• Material provided:
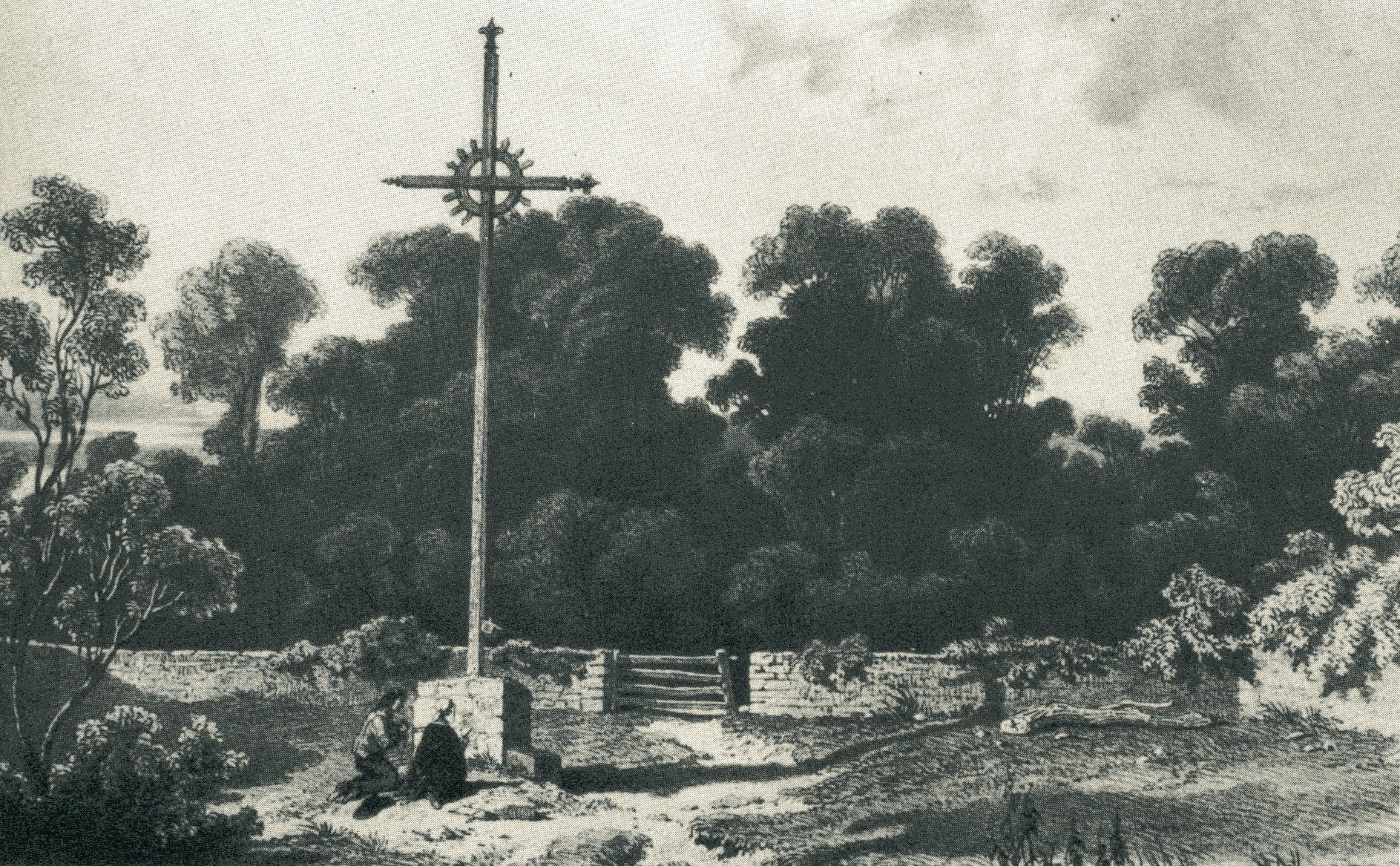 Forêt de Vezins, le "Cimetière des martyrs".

==

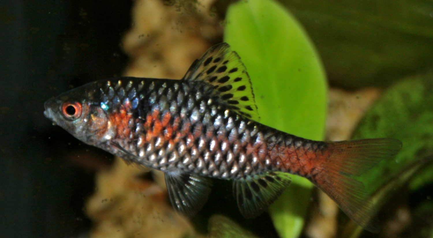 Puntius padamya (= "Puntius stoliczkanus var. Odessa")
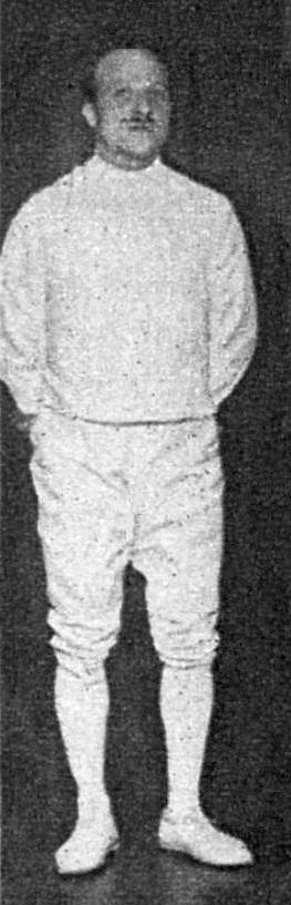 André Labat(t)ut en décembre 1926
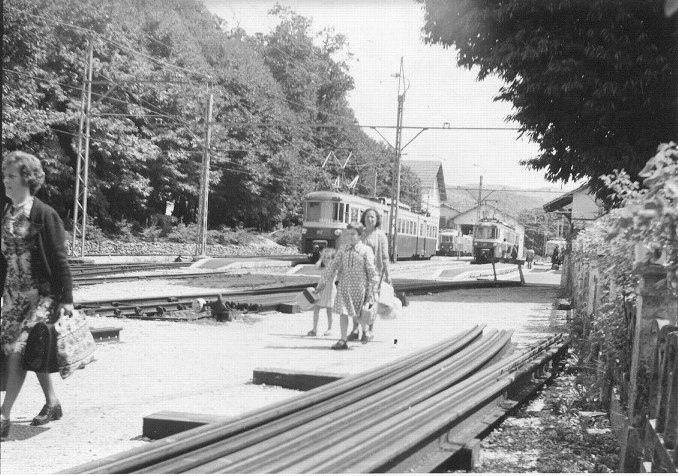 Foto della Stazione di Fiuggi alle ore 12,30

• Work to be completed: Set down, exactly as written above, each line from the one with "André Labat(t)ut en décembre 1926" through the one with "Foto della Stazione di Fiuggi alle ore 12,30", and skip the pictures.

• Answer to this task:
 André Labat(t)ut en décembre 1926
 Foto della Stazione di Fiuggi alle ore 12,30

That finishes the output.